__EXERCISE DATA__:
-------

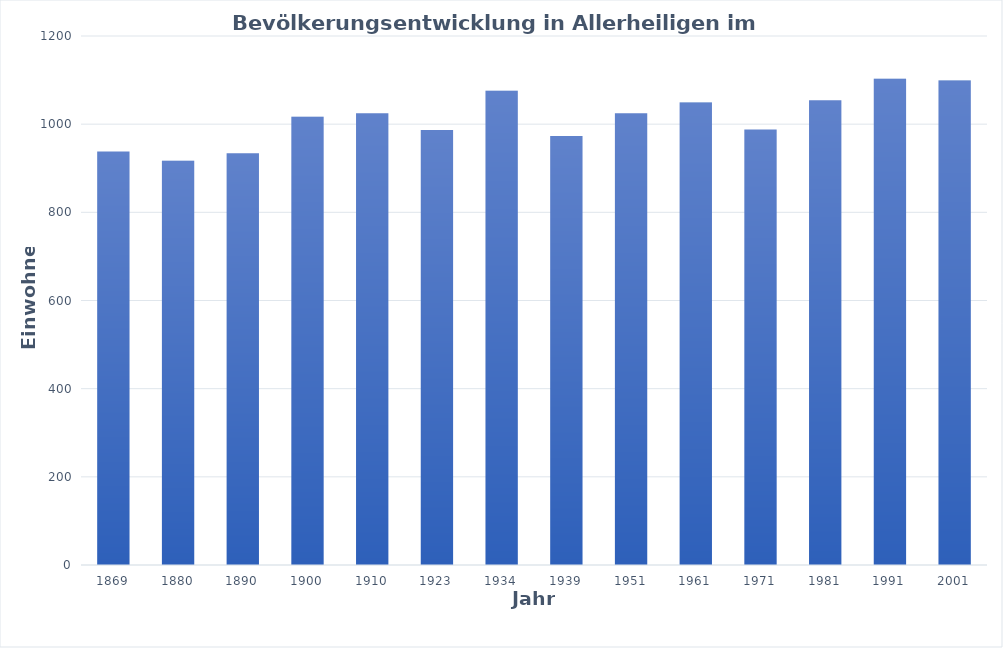
| Category | Anzahl  |
|---|---|
| 1869.0 | 938 |
| 1880.0 | 917 |
| 1890.0 | 934 |
| 1900.0 | 1017 |
| 1910.0 | 1025 |
| 1923.0 | 987 |
| 1934.0 | 1076 |
| 1939.0 | 973 |
| 1951.0 | 1025 |
| 1961.0 | 1049 |
| 1971.0 | 988 |
| 1981.0 | 1054 |
| 1991.0 | 1103 |
| 2001.0 | 1099 |

-------

__WHAT IS BEING ASKED__: The entries above should be retyped exactly, minus any pictures.

__EXERCISE OUTPUT__:
| Category | Anzahl  |
|---|---|
| 1869.0 | 938 |
| 1880.0 | 917 |
| 1890.0 | 934 |
| 1900.0 | 1017 |
| 1910.0 | 1025 |
| 1923.0 | 987 |
| 1934.0 | 1076 |
| 1939.0 | 973 |
| 1951.0 | 1025 |
| 1961.0 | 1049 |
| 1971.0 | 988 |
| 1981.0 | 1054 |
| 1991.0 | 1103 |
| 2001.0 | 1099 |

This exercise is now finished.